#### [Work item]
Each line from the one containing "34.0 | 109 |" through the last line of the data below is to be written out verbatim, and nothing more.
(Beginning of Recorded data)
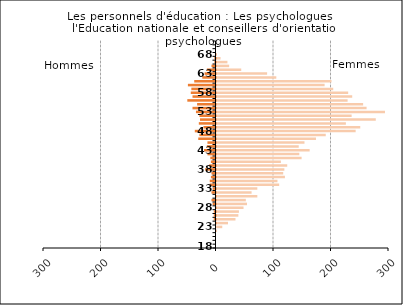
| Category | Series 2 |
|---|---|
| 18.0 | 0 |
| 19.0 | 0 |
| 20.0 | 0 |
| 21.0 | 0 |
| 22.0 | 1 |
| 23.0 | 10 |
| 24.0 | 20 |
| 25.0 | 33 |
| 26.0 | 38 |
| 27.0 | 39 |
| 28.0 | 47 |
| 29.0 | 53 |
| 30.0 | 51 |
| 31.0 | 71 |
| 32.0 | 61 |
| 33.0 | 71 |
| 34.0 | 109 |
| 35.0 | 106 |
| 36.0 | 119 |
| 37.0 | 116 |
| 38.0 | 118 |
| 39.0 | 123 |
| 40.0 | 112 |
| 41.0 | 148 |
| 42.0 | 144 |
| 43.0 | 162 |
| 44.0 | 143 |
| 45.0 | 153 |
| 46.0 | 173 |
| 47.0 | 190 |
| 48.0 | 242 |
| 49.0 | 250 |
| 50.0 | 225 |
| 51.0 | 277 |
| 52.0 | 235 |
| 53.0 | 293 |
| 54.0 | 261 |
| 55.0 | 255 |
| 56.0 | 228 |
| 57.0 | 236 |
| 58.0 | 229 |
| 59.0 | 203 |
| 60.0 | 188 |
| 61.0 | 200 |
| 62.0 | 104 |
| 63.0 | 88 |
| 64.0 | 43 |
| 65.0 | 22 |
| 66.0 | 19 |
| 67.0 | 7 |
| 68.0 | 0 |
| 69.0 | 0 |
| 70.0 | 0 |
| 75.0 | 0 |
(End of Recorded data)
#### [Answer box]
| 34.0 | 109 |
| 35.0 | 106 |
| 36.0 | 119 |
| 37.0 | 116 |
| 38.0 | 118 |
| 39.0 | 123 |
| 40.0 | 112 |
| 41.0 | 148 |
| 42.0 | 144 |
| 43.0 | 162 |
| 44.0 | 143 |
| 45.0 | 153 |
| 46.0 | 173 |
| 47.0 | 190 |
| 48.0 | 242 |
| 49.0 | 250 |
| 50.0 | 225 |
| 51.0 | 277 |
| 52.0 | 235 |
| 53.0 | 293 |
| 54.0 | 261 |
| 55.0 | 255 |
| 56.0 | 228 |
| 57.0 | 236 |
| 58.0 | 229 |
| 59.0 | 203 |
| 60.0 | 188 |
| 61.0 | 200 |
| 62.0 | 104 |
| 63.0 | 88 |
| 64.0 | 43 |
| 65.0 | 22 |
| 66.0 | 19 |
| 67.0 | 7 |
| 68.0 | 0 |
| 69.0 | 0 |
| 70.0 | 0 |
| 75.0 | 0 |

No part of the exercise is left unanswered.